For that, we'll use the `sparkContext`, which

* is the driver
* can define job (read inputs, transform, group, etc)
* constructs DAG
* schedules tasks on the cluster

In [ ]:
import org.apache.spark._
import org.apache.spark.SparkContext._
import org.apache.spark.rdd._

val dta:RDD[Int] = sparkContext.textFile("/Users/wtnull/Downloads/analysis/beijinghouse.csv")
                               .map(_.size)
                               .distinct

<console>:42: error: not found: value sparkContext
       val dta:RDD[Int] = sparkContext.textFile("/Users/wtnull/Downloads/analysis/beijinghouse.csv")
                          ^


**MappedRDD** is actually an instance of `RDD[Int]` that will contain the distinct sizes of the lines.

_Note_: there is NO computations happening! → [see UI](http://localhost:4040/stages/)

-----

### Now we can use the size for fancy operations like grouping per last digit

In [ ]:
val rdd1:RDD[(Int, Iterable[Int])] = dta.groupBy(_ % 10)

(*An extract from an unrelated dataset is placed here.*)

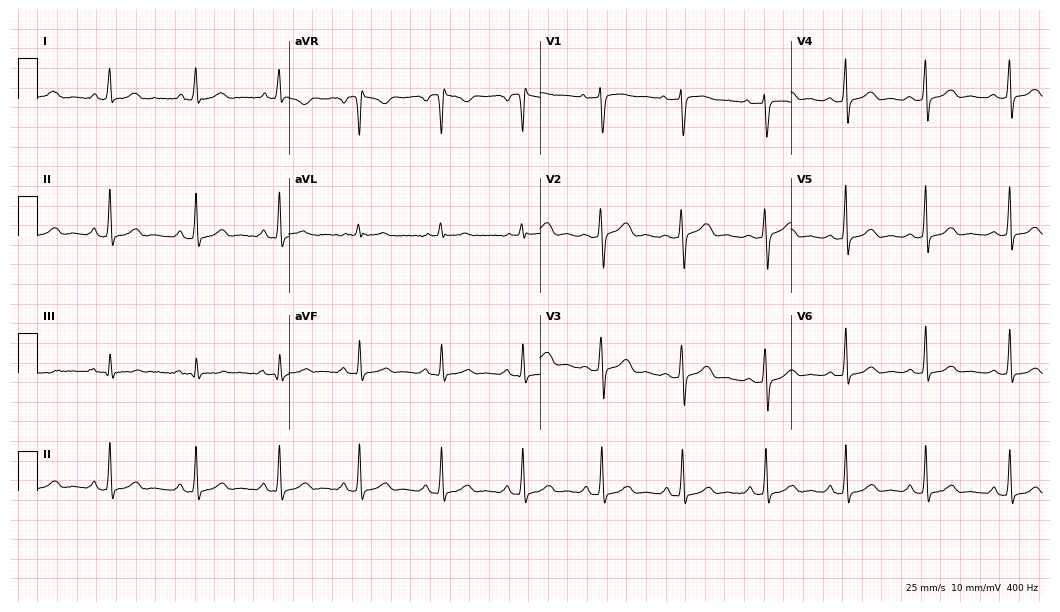
Electrocardiogram, a 76-year-old female. Overall reading on record: normal ECG.
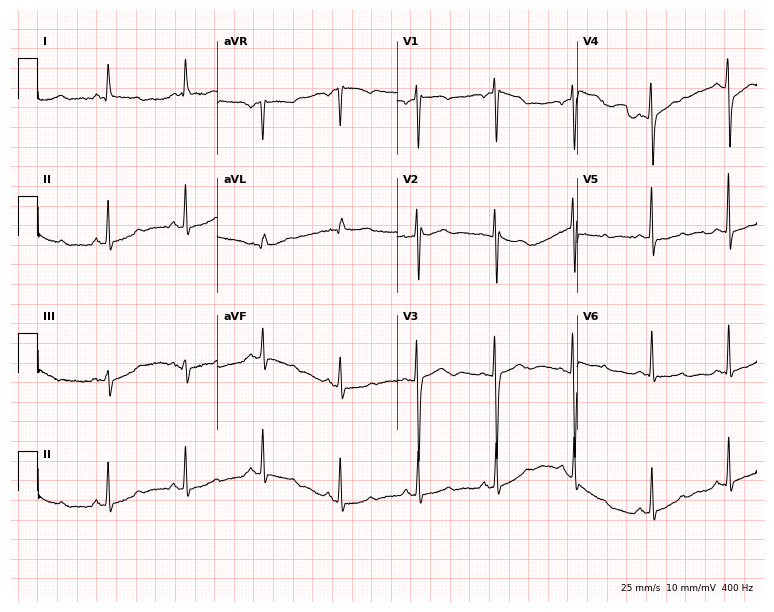
Electrocardiogram, a 58-year-old female patient. Of the six screened findings (first-degree AV block, right bundle branch block, left bundle branch block, sinus bradycardia, atrial fibrillation, sinus tachycardia), none is recorded.

<console>:67: error: not found: value dta
       val rdd1:RDD[(Int, Iterable[Int])] = dta.groupBy(_ % 10)
                                            ^


### But we can also get rid of even sizes (... non trivially...), then _tupling_ with some other computations

In [ ]:
val rdd2 = dta.map(_ + 1)
              .filter(_ % 2 == 0)
              .map(x => (x%10, x*x))

-----

### We can combine distributed datasets into single ones, by _joining_ them for instance.

In [ ]:
val joined = rdd1.join(rdd2)

_Note (again)_: still nothing done on the cluster up to here → [see ui](http://localhost:4040/stages/)

-----

#### Now we ask the cluster to do the whole thing: Action

In [ ]:
joined.take(10).toList.mkString("\n")

_Note (yeah)_: NOW there were some computations in the cluster → [see stages](http://localhost:4040/stages/) and [see tasks](http://localhost:4040/stages/stage/?id=3&attempt=0)

-----

## But what just happened?

### First Spark created a DAG based on the job definition

In [ ]:
joined.toDebugString

### Then it scheduled it to the executors in the cluster <small>only one when running in local mode<small>

We can check the <strong>Total tasks</strong> activity in the [UI](http://localhost:4040/executors/)

-------

## Now we will prepare the dataset and then using it several times

So we'll read a file about stock price per day, so let's create a type holding relevant data.

In [ ]:
case class Quote(stock:String, date:String, price:Double) extends java.io.Serializable

The file will contain lines like:
``` 
ASTE,2011-12-06,33.93
ASTE,2012-03-14,36.84
```

Let's download the data first

In [ ]:
import sys.process._
"mkdir -p /tmp/data"!!

if (!new java.io.File("/tmp/data/closes.csv").exists)
  "wget https://s3-eu-west-1.amazonaws.com/spark-notebook-data/closes.csv -O /tmp/data/closes.csv"!!

In [ ]:
:sh du -h /tmp/data/closes.csv

In [ ]:
val closes:RDD[Quote] = sparkContext.textFile("/tmp/data/closes.csv")
                                   .map(_.split(",").toList)
                                   .map{ case s::d::p::Nil => Quote(s, d, p.toDouble)}

We have date, so we can group stock prices per day

In [ ]:
val byDate = closes.keyBy(_.date)

Now we can compute the minimum stocks per date

In [ ]:
def minByDate = byDate.combineByKey[(String, Double)](                                                                                           // `def` to force spark recomputing... otherwise it's smart enough to reuse previous RDDs...
  (x:Quote) => (x.stock, x.price), 
  (d:(String, Double), l:Quote) => if (d._2 < l.price) d else (l.stock, l.price),
  (d1:(String, Double), d2:(String, Double)) => if (d1._2 < d2._2) d1 else d2
)

In [ ]:
<pre>{minByDate.take(2).toList.mkString("\n")}</pre>

It took ~2 seconds (in local[8] and 24G of RAM)

In [ ]:
<pre>{minByDate.take(2).toList.mkString("\n")}</pre>

Once again.... 2 seconds!!!

#### Solution: caching!

In [ ]:
val maxByDate2 = byDate.combineByKey[(String, Double)](
  (x:Quote) => (x.stock, x.price), 
  (d:(String, Double), l:Quote) => if (d._2 > l.price) d else (l.stock, l.price),
  (d1:(String, Double), d2:(String, Double)) => if (d1._2 > d2._2) d1 else d2
)

maxByDate2.cache()

Ask some data

In [ ]:
<pre>{maxByDate2.take(2).toList.mkString("\n")}</pre>

**Go to [UI](http://localhost:4040/storage/)**

In [ ]:
<pre>{maxByDate2.take(2).toList.mkString("\n")}</pre>

**BLAZING FAST** => Reuses the cache!